On the drive down the coast from Santa Cruz to Monterey the scenery was stunning, most of the time. The last few miles, we headed inland along Highway 1 across flat, fertile plains, dedicated to agriculture. The fields were full of people hand picking artichokes and sprouts. We saw signs advertising kiwis and strawberries too. These fields stretched out as far as the eye could see, between the sea and the mountains. Despite the obvious fertility, there was something else, the vastness, the intense human labour. This was a place where people worked the land by hand. Unlike the vast corn fields, that glow in the sun, this was not a place of beauty.

I had not then made the link between this valley and John Steinbeck. He was born and raised in Salinas, the town sitting in the middle of this plain. He sometimes worked the land to earn some money as a teenager, but mom was a teacher and dad was in business, so they were comfortably off, as you can see from the house.

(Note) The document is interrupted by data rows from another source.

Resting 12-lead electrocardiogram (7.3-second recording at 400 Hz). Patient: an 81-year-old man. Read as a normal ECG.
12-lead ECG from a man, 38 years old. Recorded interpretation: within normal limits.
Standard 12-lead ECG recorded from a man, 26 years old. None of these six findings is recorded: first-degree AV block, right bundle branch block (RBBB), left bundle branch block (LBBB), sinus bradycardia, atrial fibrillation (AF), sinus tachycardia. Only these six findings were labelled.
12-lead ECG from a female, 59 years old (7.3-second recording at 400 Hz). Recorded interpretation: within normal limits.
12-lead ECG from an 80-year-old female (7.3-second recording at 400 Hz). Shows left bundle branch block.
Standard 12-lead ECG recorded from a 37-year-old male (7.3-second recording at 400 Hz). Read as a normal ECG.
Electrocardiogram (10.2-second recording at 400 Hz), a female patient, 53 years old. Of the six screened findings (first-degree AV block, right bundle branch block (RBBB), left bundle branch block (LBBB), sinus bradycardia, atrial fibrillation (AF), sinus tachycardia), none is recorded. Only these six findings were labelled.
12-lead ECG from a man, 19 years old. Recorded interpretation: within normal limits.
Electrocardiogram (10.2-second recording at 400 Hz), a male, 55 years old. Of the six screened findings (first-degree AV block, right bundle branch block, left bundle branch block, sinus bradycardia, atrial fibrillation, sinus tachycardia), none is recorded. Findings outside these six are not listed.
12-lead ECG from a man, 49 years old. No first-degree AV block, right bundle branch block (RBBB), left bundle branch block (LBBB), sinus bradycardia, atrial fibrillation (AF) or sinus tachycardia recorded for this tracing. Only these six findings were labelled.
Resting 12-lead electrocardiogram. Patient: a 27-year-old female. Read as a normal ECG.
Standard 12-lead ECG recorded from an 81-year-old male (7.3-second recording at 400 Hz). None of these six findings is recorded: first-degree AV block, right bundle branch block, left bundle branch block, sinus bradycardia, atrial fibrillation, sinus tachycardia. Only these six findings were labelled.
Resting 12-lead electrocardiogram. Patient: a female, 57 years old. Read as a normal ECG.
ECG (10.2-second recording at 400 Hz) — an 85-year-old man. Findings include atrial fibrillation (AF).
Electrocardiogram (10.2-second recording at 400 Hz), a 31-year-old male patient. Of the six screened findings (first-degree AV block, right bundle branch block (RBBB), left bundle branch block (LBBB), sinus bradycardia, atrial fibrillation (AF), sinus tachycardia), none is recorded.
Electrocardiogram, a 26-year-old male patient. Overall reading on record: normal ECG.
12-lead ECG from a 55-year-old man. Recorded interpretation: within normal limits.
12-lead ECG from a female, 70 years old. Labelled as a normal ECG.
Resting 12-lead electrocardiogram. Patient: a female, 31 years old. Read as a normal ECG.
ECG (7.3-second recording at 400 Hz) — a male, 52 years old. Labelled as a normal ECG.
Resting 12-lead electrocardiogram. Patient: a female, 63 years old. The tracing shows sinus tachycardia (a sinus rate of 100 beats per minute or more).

We visited the National Steinbeck Center in Salinas and had lunch in the family home, now a restaurant run by volunteers. having read Mice and Men recently, I knew immediately that this was the landscape that it had been set in. What surprised me, was how much he had written and the diversity of his work, he was even involved in a Rogers and Hammerstein musical Pipe Dream which flopped.

I was also interested to learn he and wife number three lived in Somerset for a short while and his best friend was a marine biologist Ed Rickettswho did some ground breaking work in the Californian coast.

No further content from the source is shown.